When researchers from Anthropic suggested that reliable computer use agents should arrive by the end of next year—where you could tell an AI to go do your taxes, have it read through your emails, Amazon orders, Slack messages, compile receipts, decide what are business expenses, ask for approval on edge cases, and submit form 1040 to the IRS—Patel is skeptical.
One reason: as horizon lengths increase, rollouts have to become longer. The AI needs to do two hours worth of agentic computer use tasks before we can even see if it did it right. Computer use also requires processing images and video, which is already more computationally intensive.
Two, we don't have a large pre-training corpus of multimodal computer use data. There's no shortage of internet text to train language models, but getting models to become reliable, competent agents in other domains required different kinds of data that simply aren't available.
Three, even algorithmic innovations that seem simple in retrospect took a long time to iron out. The RL procedure explained in DeepSeek's R1 paper seemed simple at a high level, yet it took two years from GPT-4 to the release of O1.
His Timelines
Patel doesn't expect to see some OpenAI livestream where they announce that continual learning has been totally solved. When he interviewed Anthropic researchers, they said they expect reliable computer use agents by the end of next year—but he's not convinced that's realistic.
He offers his own timeline estimates:
For an AI that can do taxes end-to-end for a small business as well as a competent general manager could in a week—including tracing down receipts on different websites, finding missing pieces, emailing back and forth with people, filling out forms, and sending it to the IRS—he says this would come around 2028.
For when AI will be able to learn on the job as easily, organically, and seamlessly as humans do for any white-collar work—for example, if he hired an AI video editor after six months, it would have as much actionable deep understanding of his preferences, their channel, and what works for the audience as a human would—he says this would come in 2032.
The Discontinuity That Could Change Everything
While this makes Patel bearish about transformative AI in the next few years, it makes him especially bullish on AI over the next decades. When we do solve continual learning, we'll see a huge discontinuity in the value of these models.

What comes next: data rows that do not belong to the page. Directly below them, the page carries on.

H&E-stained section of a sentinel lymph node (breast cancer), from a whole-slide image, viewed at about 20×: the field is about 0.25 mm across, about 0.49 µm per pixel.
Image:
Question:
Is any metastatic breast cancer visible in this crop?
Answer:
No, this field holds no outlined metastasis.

Even if there isn't a software-only singularity where these models rapidly build smarter and smarter successor systems, we might still get something that looks like a broadly deployed intelligence explosion. AI will be getting broadly deployed through the economy doing different kinds of jobs and learning while doing them in the way that humans can.

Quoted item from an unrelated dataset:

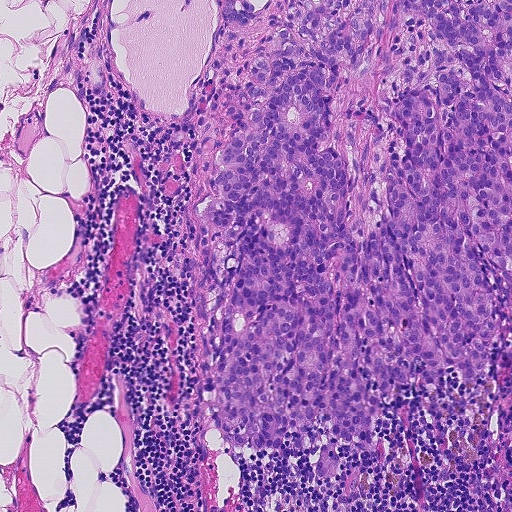
H&E-stained section of a sentinel lymph node (breast cancer), from a whole-slide image, viewed at about 10×: the field is about 0.46 mm across, about 0.9 µm per pixel.
The outlined metastatic tumour's edge, as a closed clockwise path of 24 points: (284, 0), (511, 0), (511, 301), (498, 316), (487, 373), (463, 393), (446, 362), (440, 403), (416, 370), (374, 419), (370, 454), (340, 442), (338, 475), (327, 481), (307, 449), (267, 451), (214, 431), (193, 382), (181, 257), (196, 216), (218, 196), (208, 179), (224, 96), (242, 90).
About 45% of the image area is annotated as tumour.

However, unlike humans, these models can amalgamate their learnings across all their copies. So one AI is basically learning how to do every single job in the economy.

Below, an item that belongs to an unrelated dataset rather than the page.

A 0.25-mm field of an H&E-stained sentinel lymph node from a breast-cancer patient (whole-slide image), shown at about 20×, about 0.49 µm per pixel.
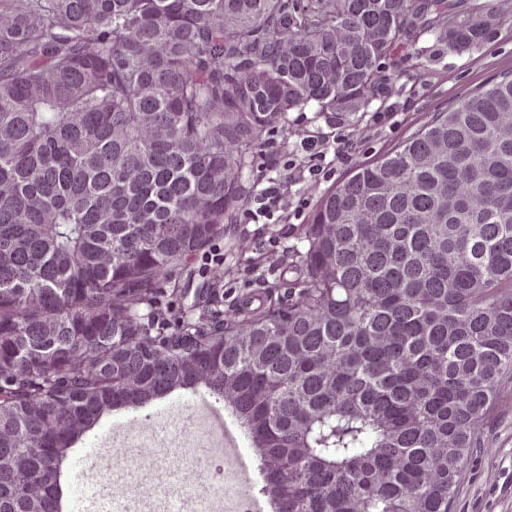
Two metastatic tumour regions, each outlined as a closed clockwise path in crop pixels (x, y), largest first: region 1: (0, 0), (493, 0), (358, 80), (298, 138), (270, 212), (166, 282), (171, 322), (286, 288), (309, 212), (336, 180), (511, 68), (511, 366), (453, 511), (273, 511), (247, 426), (180, 382), (102, 374), (6, 385); region 2: (121, 380), (154, 401), (118, 416), (86, 441), (69, 476), (72, 511), (0, 511), (0, 393).
The annotated tumour makes up about 80% of the crop.

An AI capable of this kind of online learning might rapidly become a superintelligence even if there's no further algorithmic progress.
"One AI that could learn like this would basically be learning how to do every single job in the economy."
Critics might note that this view underestimates how quickly RL fine-tuning and other techniques have advanced. Some researchers argue these methods are already producing meaningful improvements in sample efficiency, possibly reducing the data hunger he worries about. Others contend that computer use demonstrations show genuine progress even if end-to-end tax completion isn't fully reliable yet.
Bottom Line
Patel's strongest argument is that continual learning—the ability to build context and improve from feedback—is a fundamental wall that current AI architectures can't easily cross. His biggest vulnerability is that he may be underestimating how quickly reinforcement learning fine-tuning and other techniques are advancing. The technology landscape shifts fast, and the bottleneck he's worried about might prove more solvable than he expects.
What readers should watch for: any breakthrough in giving AI systems persistent memory within a session, or new approaches to high-quality feedback loops that let models improve between tasks. The gap between current capabilities and human-like learning is real—but whether it takes seven years or two to solve is where the debate lives.